• [About this task]:
Whenever a line in this data holds the word "organism", report that line in full.

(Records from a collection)
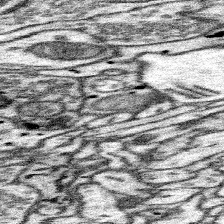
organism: Mouse
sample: Somatosensory cortex neuropil
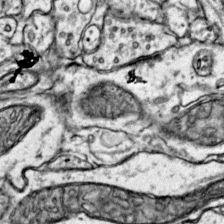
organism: Mouse
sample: Primary visual cortex
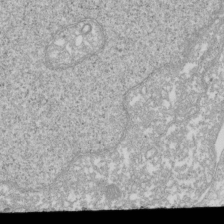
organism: Xenopus
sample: Cilia; centrioles in frog embryo cells
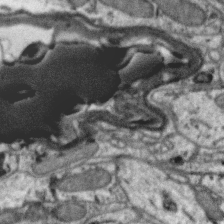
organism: Zebra finch
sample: Brain
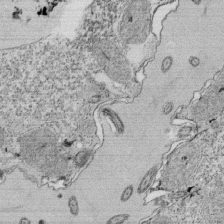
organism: Tetrahymena
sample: Cilia in tetrahymena
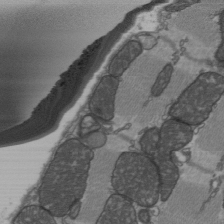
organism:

• [Solution to this problem]:
organism: Mouse
organism: Mouse
organism: Xenopus
organism: Zebra finch
organism: Tetrahymena
organism:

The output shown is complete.